In [1]:
import io
from PIL import Image
from pathlib import Path
import os
import torch
from sklearn.manifold import TSNE
import pickle
import numpy as np
import matplotlib.pyplot as plt
os.environ['HF_HOME'] = '/vol/biomedic3/bglocker/ugproj2324/nns20/CheXagent/.cache' ## THIS HAS TO BE BEFORE YOU IMPORT TRANSFORMERS
from transformers import AutoProcessor, AutoModelForCausalLM, GenerationConfig

In [6]:
def setup_model() -> tuple:
    device = "cuda"
    dtype = torch.float16

    processor = AutoProcessor.from_pretrained("StanfordAIMI/CheXagent-8b", trust_remote_code=True)
    model = AutoModelForCausalLM.from_pretrained(
        "StanfordAIMI/CheXagent-8b", torch_dtype=dtype, trust_remote_code=True
    ).to(device)
    generation_config = GenerationConfig.from_pretrained("StanfordAIMI/CheXagent-8b")

    return processor, model, device, dtype, generation_config

processor, model, device, dtype, generation_config = setup_model()

Loading checkpoint shards:   0%|          | 0/7 [00:00<?, ?it/s]

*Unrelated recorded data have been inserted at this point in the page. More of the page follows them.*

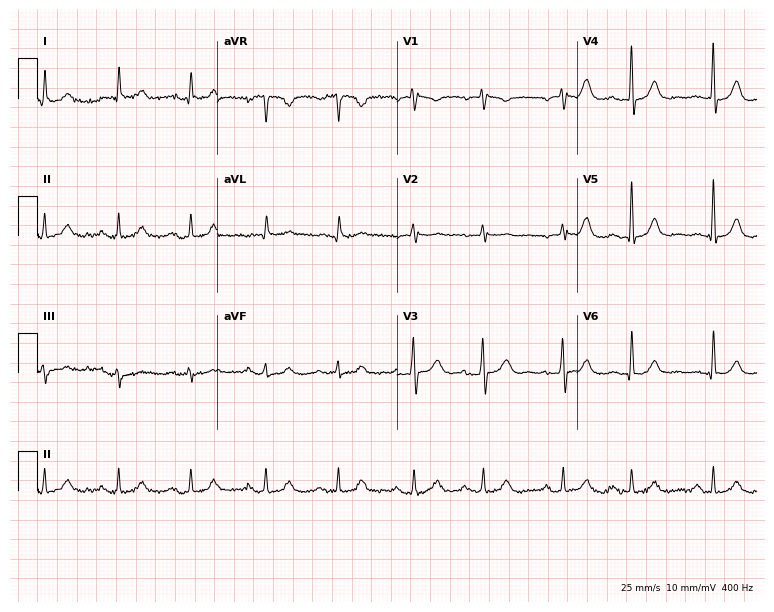
Resting 12-lead electrocardiogram. Patient: a 78-year-old man. None of these six findings is recorded: first-degree AV block, right bundle branch block (RBBB), left bundle branch block (LBBB), sinus bradycardia, atrial fibrillation (AF), sinus tachycardia. Only these six findings were labelled.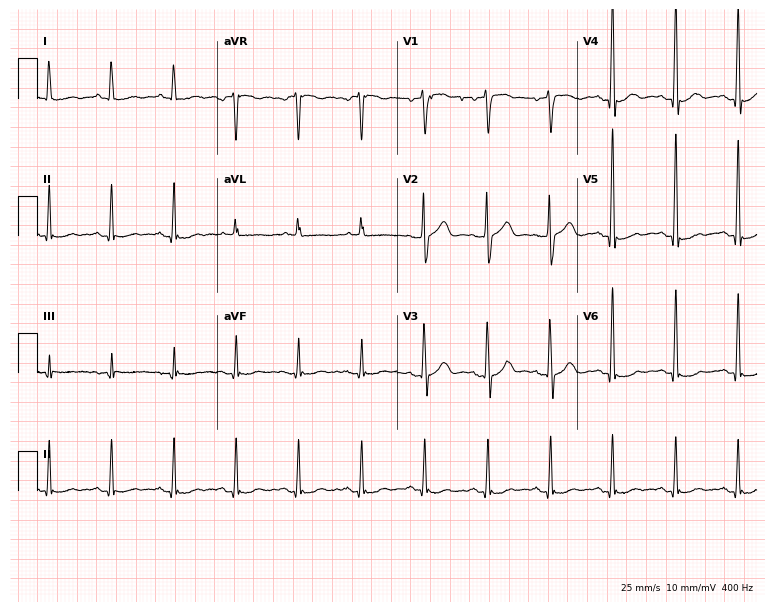
Electrocardiogram (7.3-second recording at 400 Hz), a male, 70 years old. Overall reading on record: normal ECG.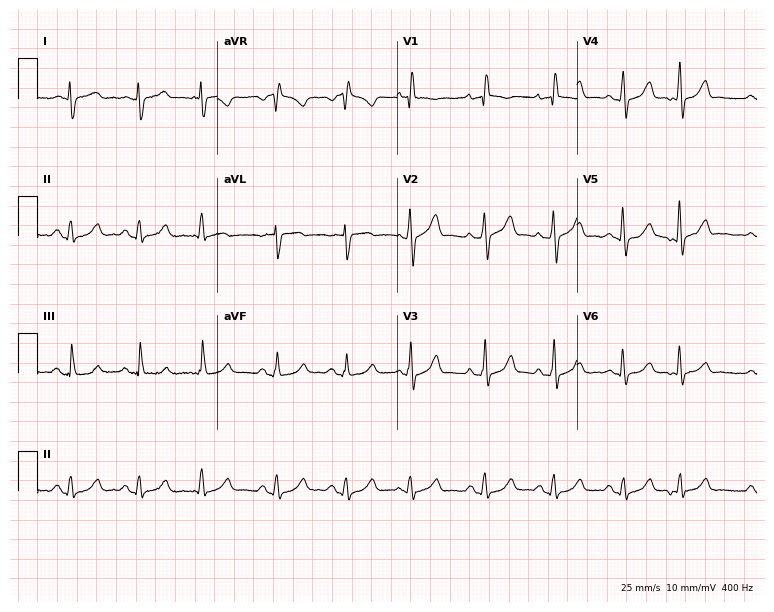
Standard 12-lead ECG recorded from a 64-year-old woman (7.3-second recording at 400 Hz). None of these six findings is recorded: first-degree AV block, right bundle branch block (RBBB), left bundle branch block (LBBB), sinus bradycardia, atrial fibrillation (AF), sinus tachycardia.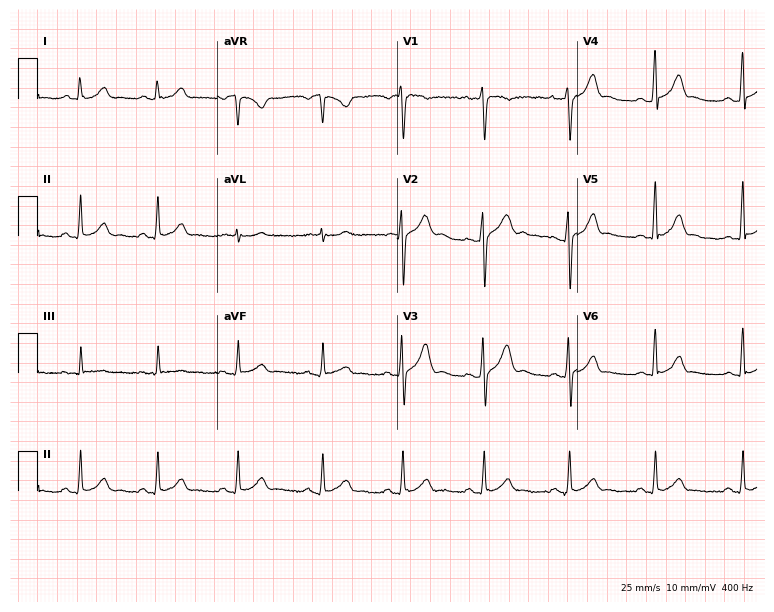
Electrocardiogram, a man, 24 years old. Overall reading on record: normal ECG.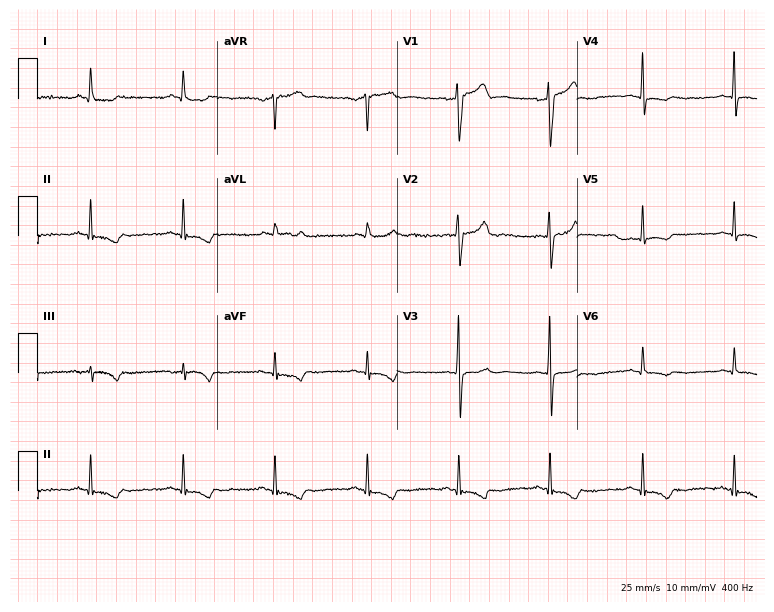
Standard 12-lead ECG recorded from a male, 55 years old (7.3-second recording at 400 Hz). None of these six findings is recorded: first-degree AV block, right bundle branch block, left bundle branch block, sinus bradycardia, atrial fibrillation, sinus tachycardia.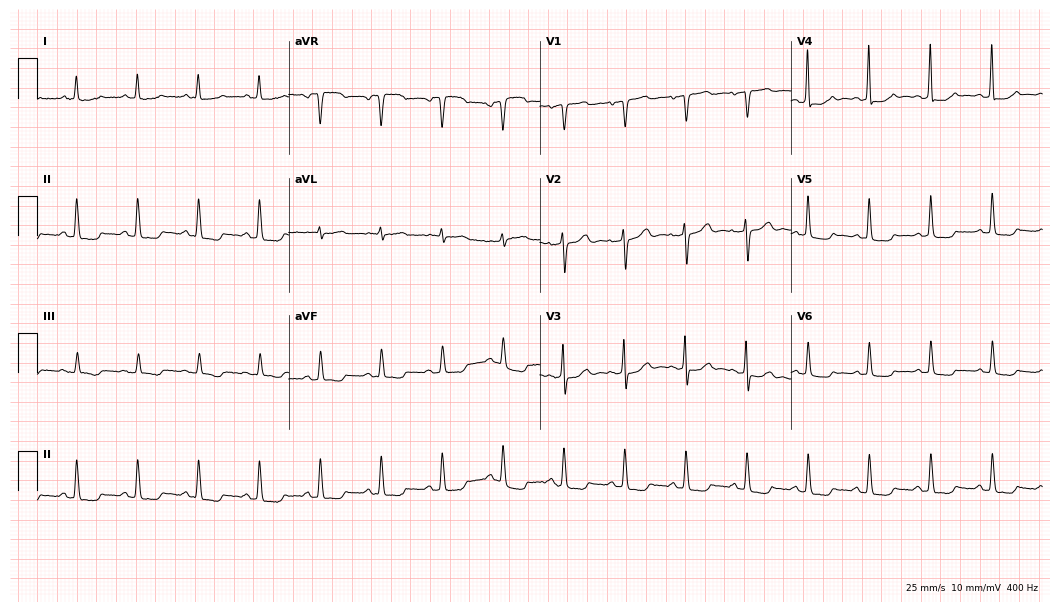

OutOfMemoryError: CUDA out of memory. Tried to allocate 32.00 MiB. GPU 0 has a total capacty of 44.31 GiB of which 33.00 MiB is free. Process 1667519 has 18.64 GiB memory in use. Including non-PyTorch memory, this process has 25.62 GiB memory in use. Of the allocated memory 24.84 GiB is allocated by PyTorch, and 281.87 MiB is reserved by PyTorch but unallocated. If reserved but unallocated memory is large try setting max_split_size_mb to avoid fragmentation.  See documentation for Memory Management and PYTORCH_CUDA_ALLOC_CONF

: 

In [3]:
class EmbeddingCollector:

    def __init__ (self, image_folder, processor, model, generation_config):
        self.image_folder = image_folder
        self.processor = processor
        self.model = model
        self.generation_config = generation_config

        self.patch_embeddings_output = None
        self.post_layer_norm_output = None
        self.q_former_output = None
        self.language_projection_output = None
        self.embeddings_dict = {}

    def patch_embedding_hook(self, module, input, output):
        output = output.cpu().detach()  # Assuming you want to move data to CPU for analysis
        self.patch_embeddings_output = output

        
    def post_layer_norm_hook(self,module, input, output):
        """Function to be called by the hook for the post layer norm layer."""
        output = output.cpu().detach()  # Assuming you want to move data to CPU for analysis
        self.post_layer_norm_output = output

    
    def language_projection_hook(self, module, input, output):
        """Function to be called by the hook for the language projection layer."""
        input = input[0].cpu().detach()
        self.q_former_output = input

        output = output.cpu().detach()
        self.language_projection_output = output
        

    def generate_with_forward_hooks(self,image_path, prompt, processor, model, device, dtype, generation_config):
        images = Image.open(image_path).convert("RGB")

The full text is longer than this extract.